📝 SummarXiv

Abstract

A $k$-fault-tolerant connectivity preserver of a directed $n$-vertex graph $G$ is a subgraph $H$ such that, for any edge set $F \subseteq E(G)$ of size $|F| \le k$, the strongly connected components of $G - F$ and $H - F$ are the same. While some graphs require a preserver with $\Omega(2^{k}n)$ edges [BCR18], the best-known upper bound is $\tilde{O}(k2^{k}n^{2-1/k})$ edges [CC20], leaving a significant gap of $\Omega(n^{1-1/k})$. In contrast, there is no gap in undirected graphs; the optimal bound of $\Theta(kn)$ has been well-established since the 90s [NI92]. We nearly close the gap for directed graphs; we prove that there exists a $k$-fault-tolerant connectivity preserver with $O(k4^{k}n\log n)$ edges, and we can construct one with $O(8^{k}n\log^{5/2}n)$ edges in $\text{poly}(2^{k}n)$ time.
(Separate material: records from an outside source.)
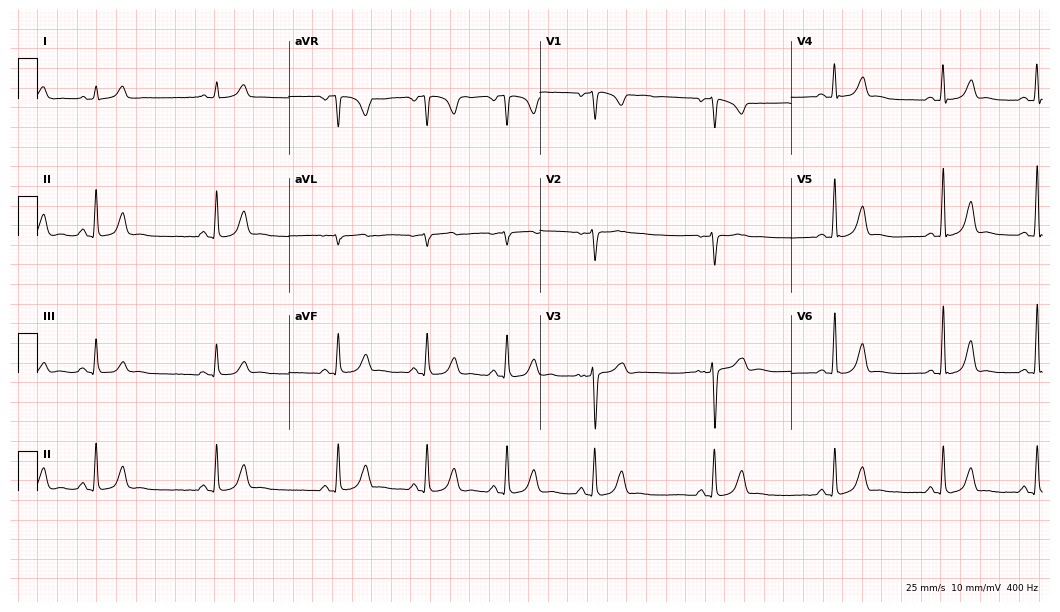
Resting 12-lead electrocardiogram. Patient: a 37-year-old female. Read as a normal ECG.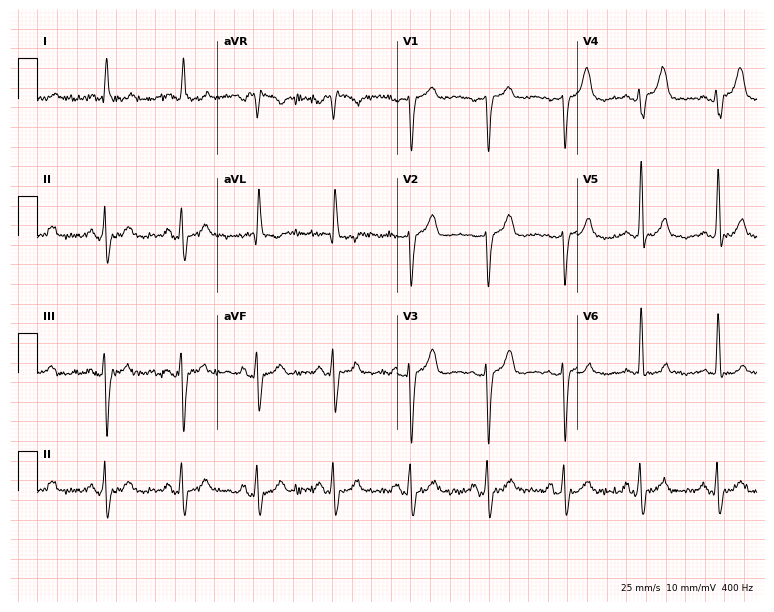
12-lead ECG from a woman, 85 years old (7.3-second recording at 400 Hz). No first-degree AV block, right bundle branch block (RBBB), left bundle branch block (LBBB), sinus bradycardia, atrial fibrillation (AF) or sinus tachycardia recorded for this tracing. Only these six findings were labelled.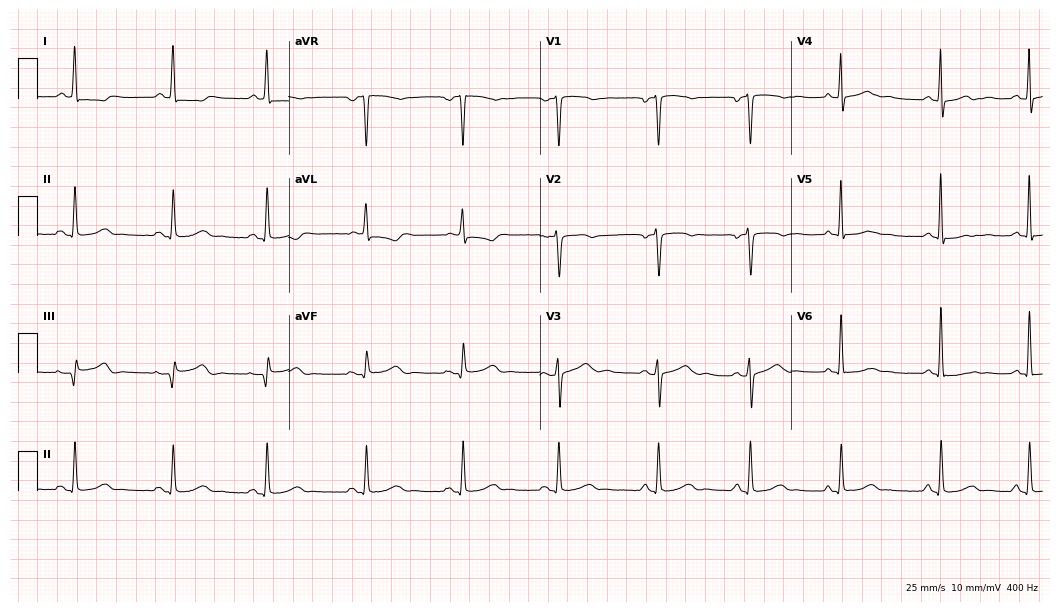
ECG (10.2-second recording at 400 Hz) — a female patient, 47 years old. Labelled as a normal ECG.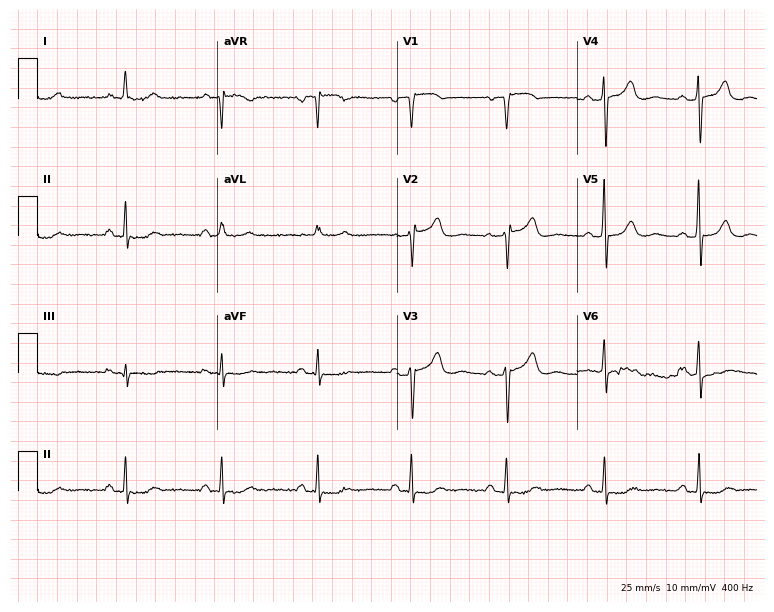
Standard 12-lead ECG recorded from a 57-year-old woman. Read as a normal ECG.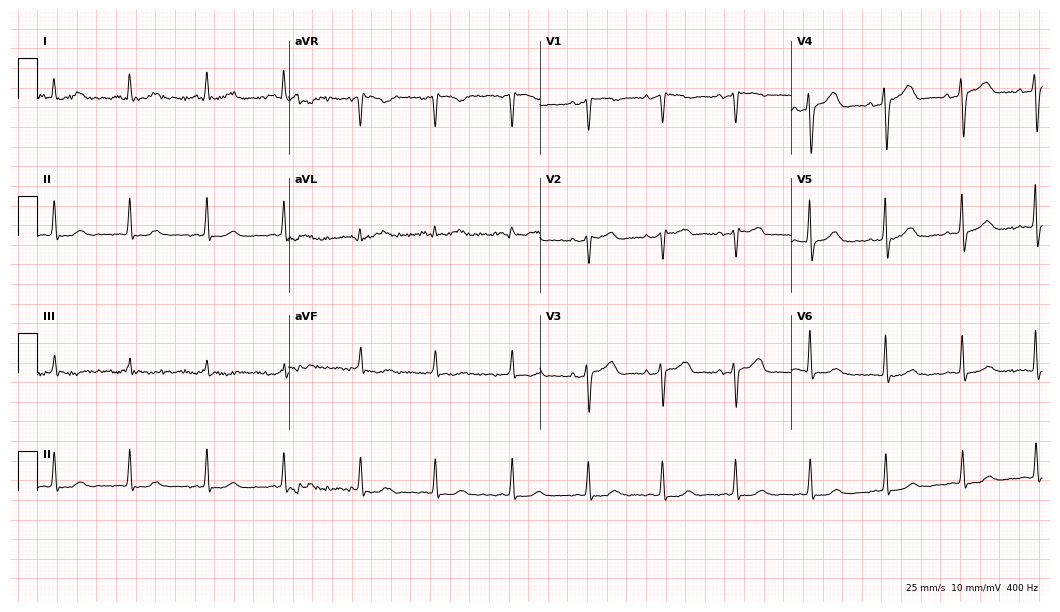
12-lead ECG from a female patient, 60 years old. Labelled as a normal ECG.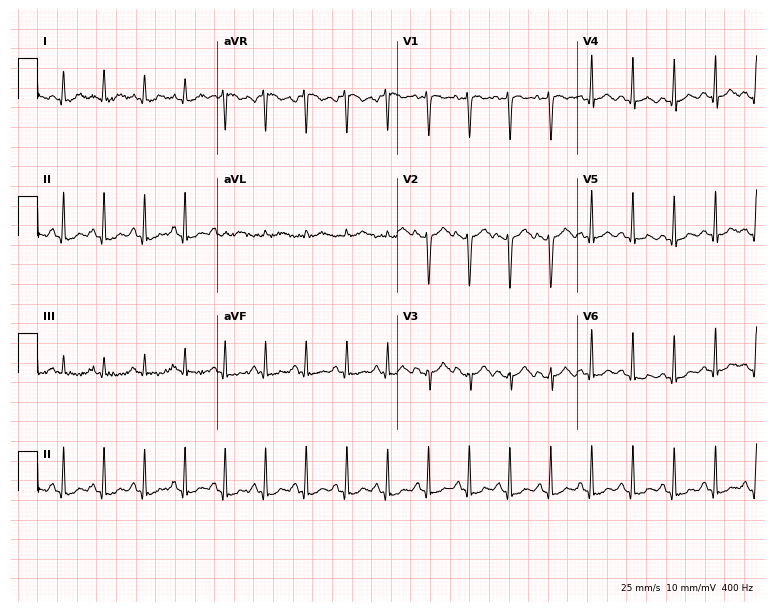
Electrocardiogram, a female patient, 28 years old. Interpretation includes sinus tachycardia (a sinus rate of 100 beats per minute or more).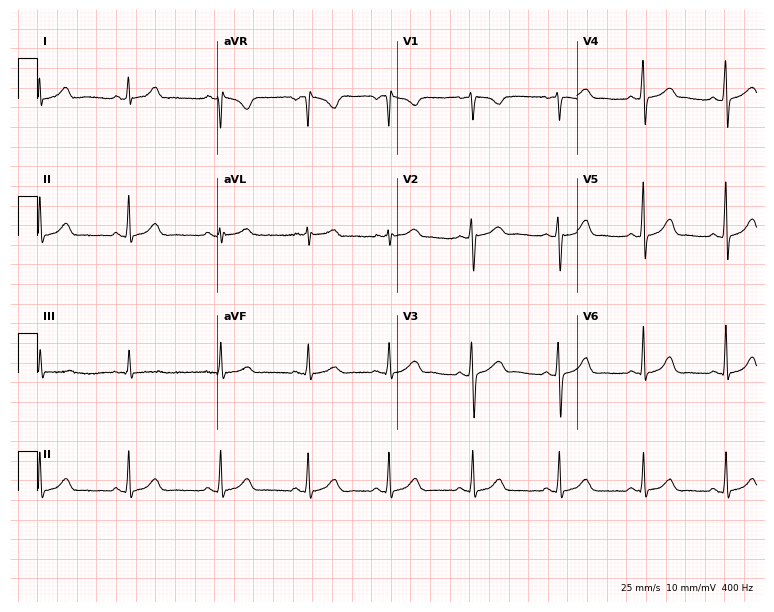
12-lead ECG from a female, 28 years old. Labelled as a normal ECG.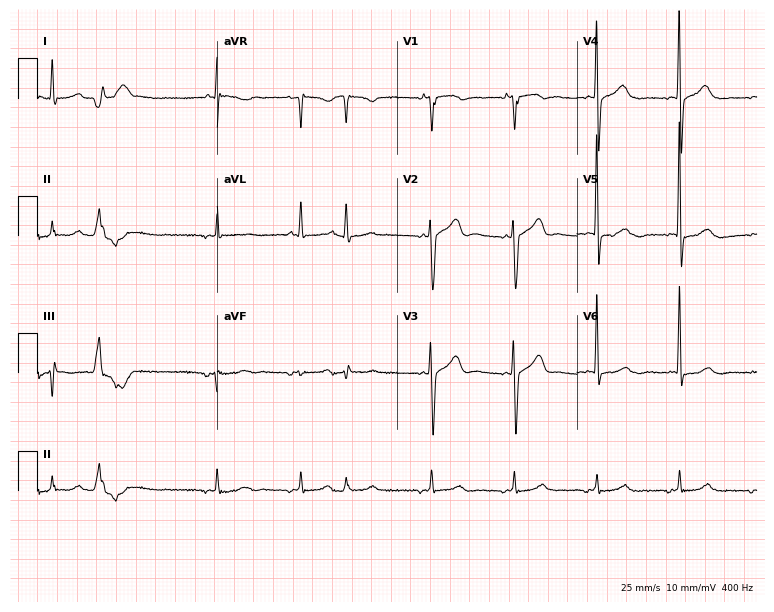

Our results also improve the state-of-the-art for a closely related object; a \textit{$k$-connectivity preserver} of $G$ is a subgraph $H$ where, for all $i \le k$, the strongly $i$-connected components of $G$ and $H$ agree. By a known reduction, we obtain a $k$-connectivity preserver with $O(k4^{k}n\log n)$ edges, improving the previous best bound of $\tilde{O}(k2^{k}n^{2-1/(k-1)})$ [CC20]. Therefore, for any constant $k$, our results are optimal to a $\log n$ factor for both problems. Lastly, we show that the exponential dependency on $k$ is not inherent for $k$-connectivity preservers by presenting another construction with $O(n \sqrt{kn})$ edges.